Rubbish. I've returned to academia so that I *can* treat it with some
scientific rigour. I had to do that because it seems no-one from within
the field was going to encourage a single one of their students to do
so. Since doing so I received a distinction for my masters at UCL and I
won the students first prize at the ASHB conference. So there are
clearly people in academia who think I'm doing something more than
paying "lip service".
For 44 years the hypothesis was left unambiguously undefined, true. I
have criticised its proponents for that. I have tried to define it so
that, for the first time, people are not left to define it in their own
personal way and reject or support it based on that private
interpretation.
I note that rather than agree to that definition or help clarify it,
your contribution is to object and to obfuscate so that we make no
progress here. That way, you can continue to pretend that it is
ridiculous pseudoscience. That way, you can continue to support the
character assasination of person who has spent over thirty years of her
life trying to get scientists to even open their eyes to this painfully
simple idea.
> >Did you get to see the text of my ASHB talk yet? It won first prize,
so
> >I don't think they understood it as pseudoscience, Su. Have you
> >considered that, maybe, you're just wrong about this? Or have you
just
> >decided that anything that supports the AAH just *must* be a load of
> >crap?
>
> "The AAH" as you present it doesn't exist because it's not a
hypothesis.
Rubbish.
Hypothesis: A tentative assumption that is made for the purpose of
empirical scientific testing. A hypothesis becomes a theory when
repeated testing and evidence suggests the hypothesis has a strong
chance of being correct.
AAH: The hypothesis that water has acted as an agent of selection in
the evolution of humans more than it has in the evolution of our ape
cousins. And that, as a result, many of the major physical differences
between humans and the other apes may be explained, to a large extent,
as adaptations to moving (wading, swimming and/or diving) better
through various aquatic media and from greater feeding on resources
that might be procured from such habitats.
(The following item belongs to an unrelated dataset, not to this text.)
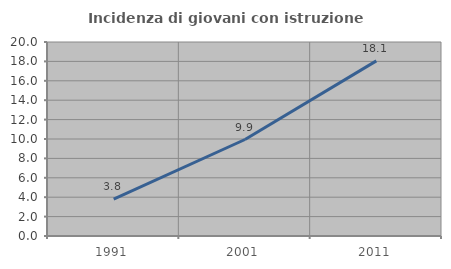
| Category | Incidenza di giovani con istruzione universitaria |
|---|---|
| 1991.0 | 3.804 |
| 2001.0 | 9.948 |
| 2011.0 | 18.052 |

It makes a testable prediction: many of the physical differences
between humans and our ape cousins can be explained as adaptations to
moving through water.
Each of these differences needs treating in a more detailed way. I'm
looking at bipedalism. I make three predictions about the wading
hypothesis:
1) Extant apes should be more bipedal in shallow water than in any
other substrate.
2) The paleohabitats of the earliest bipeds should be conducive to
wading constituting a significant part of their locomotor repertoire.
3) The postcranial anatomy of the earliest bipedal hominins from the
fossil record should be consistent with specialisations likely to have
resulted from wading.
And I'm testing each of these with four threads of my PhD study.
Bipedalism from wading is just one of the predictions made by the AAH,
other differences (e.g. nakendess from drag reduction in swimming,
increased adipocity from increased buoyancy in water) would need to be
treated seperately in a similar way. I could make specific similar
predictions for those components which could also be tested. It's all
good science, Jason, no matter how much you might dislike the way it's
leading.
The AAH, as I have defined it, *IS CLEARLY* a testable hypothesis, no
matter how much you want to pretend that it isn't.
Furthermore, I'd claim it is the *only* testable hypothesis about a
major model of human evolution as far as I know. Where, in the
mish-mash bunch of disparate ideas that constitutes the orthodox
paradigm, is there any alternative hypothesis on human evolution which
is as clearly and unambiguously defined? Where are the testable
predictions for that?... suddenly the rules change, don't they Jason.
Oops.
Maybe the orthodox paradigm is too vague. Let's take something more
specific. How about the energy efficiency argument for bipedalism.
Where is *that* 'hypothesis' defined in a way that is at least as
rigourous and unambiguous as I have done so for the wading hypothesis?
Who wrote out its testable predictions? Where can I find it in the
scientific literature? Who has set out to test its predictions in a as
clearly laid out way as I have?
Don't tell me... crap science doesn't justify more crap science. But
hold on. *I'M* the one who *HAS* defined it, the one who *HAS* laid out
it's predictions, the one who *IS* trying to test them. My science
isn't crap, it's the 'science' to back up the orthodox paradigm that's
crap.
You can't even point to a similar body of work for your own pet theory
on bipedalism and yet, I'm the one being accused of doing
pseudoscience. Your hypocracy is just astonishing.
> You continue to present a series of disjointed hypotheses (of various
> degrees of merit) and insist upon some unity because of some
involvement
> of water.
So what? What's the alternative? Why is it that you have a problem when
the chief factor was water but not when it was moving in 'more open
habitats'? I should remind you that moving through more open habitats
(mustn't use the word savannah, must we, because that was a pure
invention of Elaine Morgan's) is pretty much the official unified
explanation for bipedalism, nakedness, and encephalisation, also
seperated by millions of years. No problem with that, though, eh?
Again, suddenly the rules change when the dreaded 'a' factor is
invoked. Then, it just has to be pseudoscience.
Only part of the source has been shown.